Exageran quienes comparan la Agencia de Seguridad Nacional estadounidense con la Stasi de la Alemania oriental comunista, pero la revolución tecnológica de los años últimos le ha suministrado armas que son mucho más potentes que las empleadas por aquella dictadura miserable que dependía de la malicia de los vecinos, amantes o compañeros de trabajo de los sospechosos de albergar ideas subversivas. Por ser tan fácil aprovecharlas para castigar a adversarios políticos, no extraña que algunos militantes obamistas, de actitudes más autoritarias que democráticas, hayan caído en la tentación de hacerlo.

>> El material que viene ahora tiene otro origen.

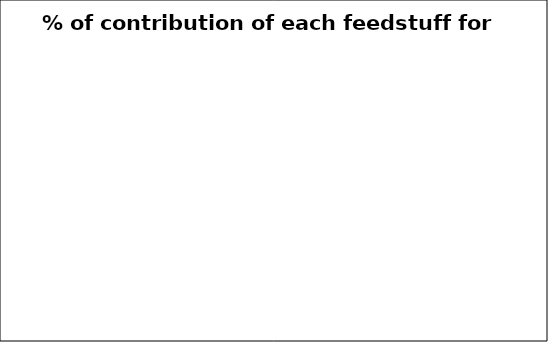
| Category | % of contribution off each feedstuff for Methionine |
|---|---|
| 0.0 | 0 |
| 0.0 | 0 |
| 0.0 | 0 |
| 0.0 | 0 |
| 0.0 | 0 |
| 0.0 | 0 |
| 0.0 | 0 |
| 0.0 | 0 |
| 0.0 | 0 |
| 0.0 | 0 |
| 0.0 | 0 |
| 0.0 | 0 |

Snowden y sus simpatizantes advierten que está cobrando forma en su país un Estado hostil a las libertades fundamentales, uno que ya posee la capacidad para monitorear buena parte de las actividades humanas, para destruir la vida privada y convertir Internet en una zona vigilada por la Policía secreta del Gobierno. Quieren estrangular el monstruo que ven surgiendo antes de que sea demasiado tarde. Es poco probable que lo logren. Por desgracia, si bien en la fase inicial de la gran revolución informática los comprometidos con la libertad del individuo se han visto fortalecidos por tecnologías que les permiten propagar sus ideas por el mundo entero en un par de segundos, están contraatacando sus enemigos, tanto los que saben muy bien lo que están haciendo como los que juran que nunca pensarían en pisotear los derechos ajenos, porque les es maravillosamente sencillo acumular y almacenar información acerca de virtualmente todas las personas para emplearla en su contra en cuanto les parezca

oportuno.

* PERIODISTA y analista político, ex director de “The Buenos Aires Herald”.